Supplied records:
•••

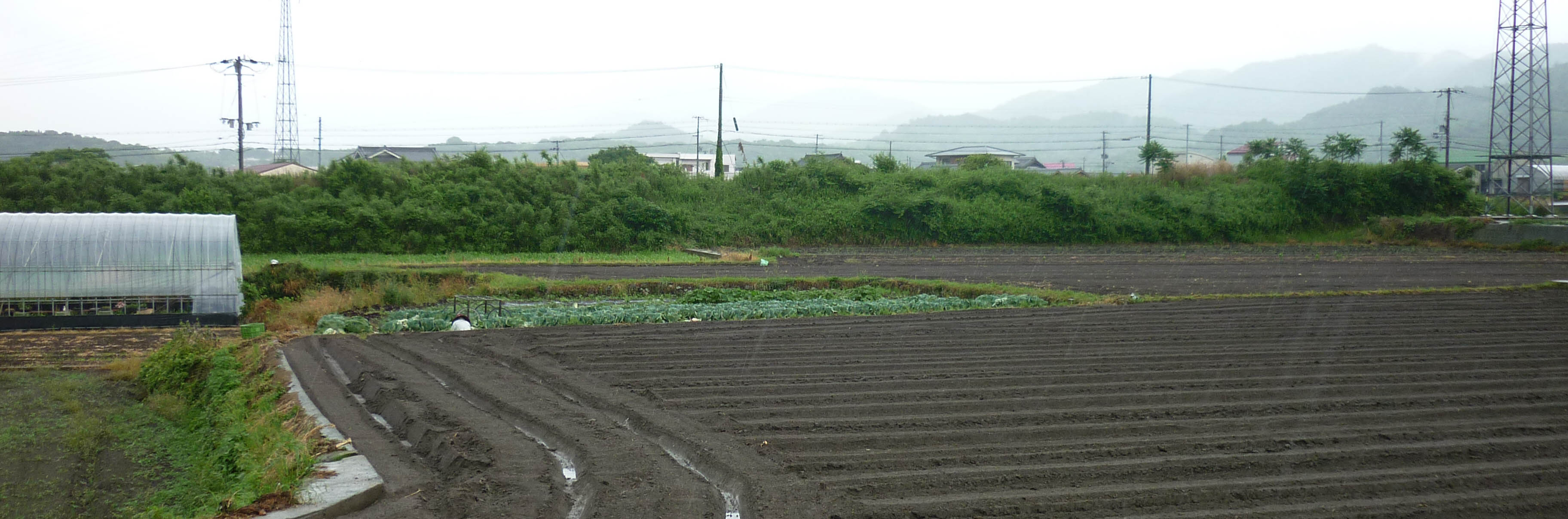 土塁と曲輪跡
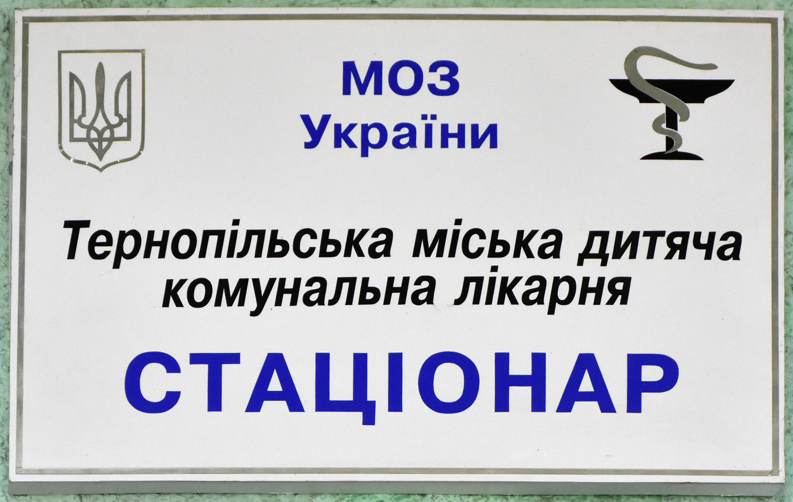 Вивіска: «Тернопільська міська дитяча комунальна лікарня. Адміністрація».
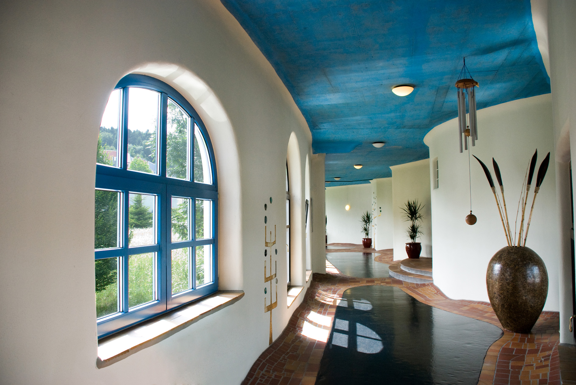 Hotel Therme Rogner Bad Blumau, Österreich: Das Gangsystem verbindet alle Zimmer und Suiten, der von Friedensreich Hundertwasser geplanten Anlage, mit dem Restaurant- und Wellnessbereich
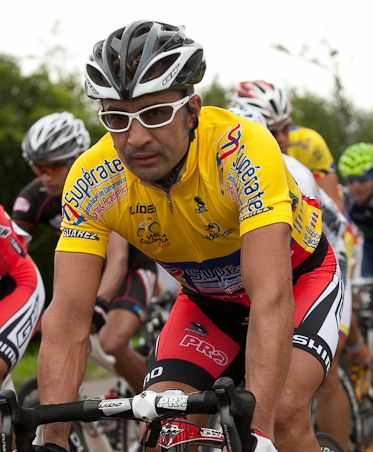 Félix Cárdenas, en la 2ª etapa de la Vuelta a Colombia 2012
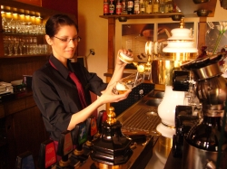 Frisch gezapftes Bier!
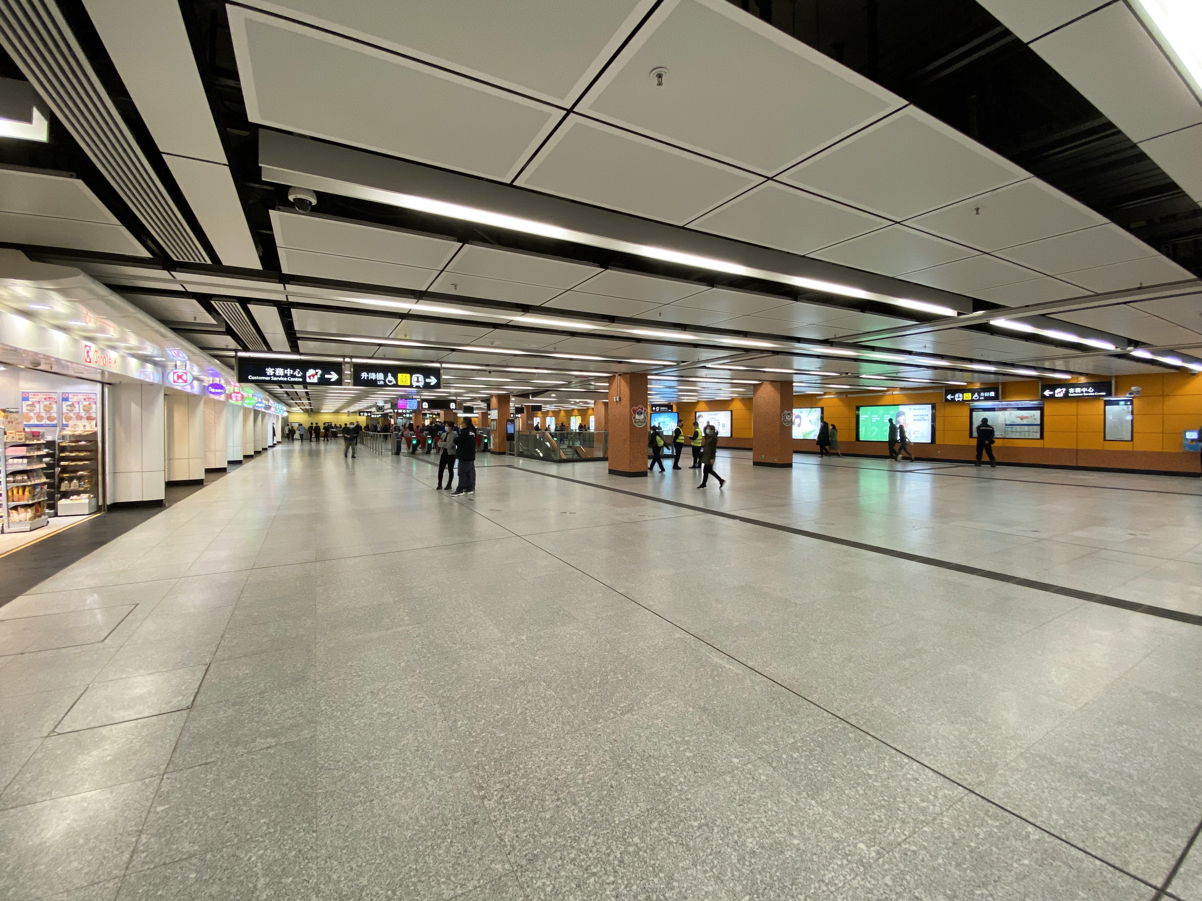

•••

Task to carry out: Leaving the pictures out, output all of the listing exactly.

Task output:
 土塁と曲輪跡
 Вивіска: «Тернопільська міська дитяча комунальна лікарня. Адміністрація».
 Hotel Therme Rogner Bad Blumau, Österreich: Das Gangsystem verbindet alle Zimmer und Suiten, der von Friedensreich Hundertwasser geplanten Anlage, mit dem Restaurant- und Wellnessbereich
 Félix Cárdenas, en la 2ª etapa de la Vuelta a Colombia 2012
 Frisch gezapftes Bier!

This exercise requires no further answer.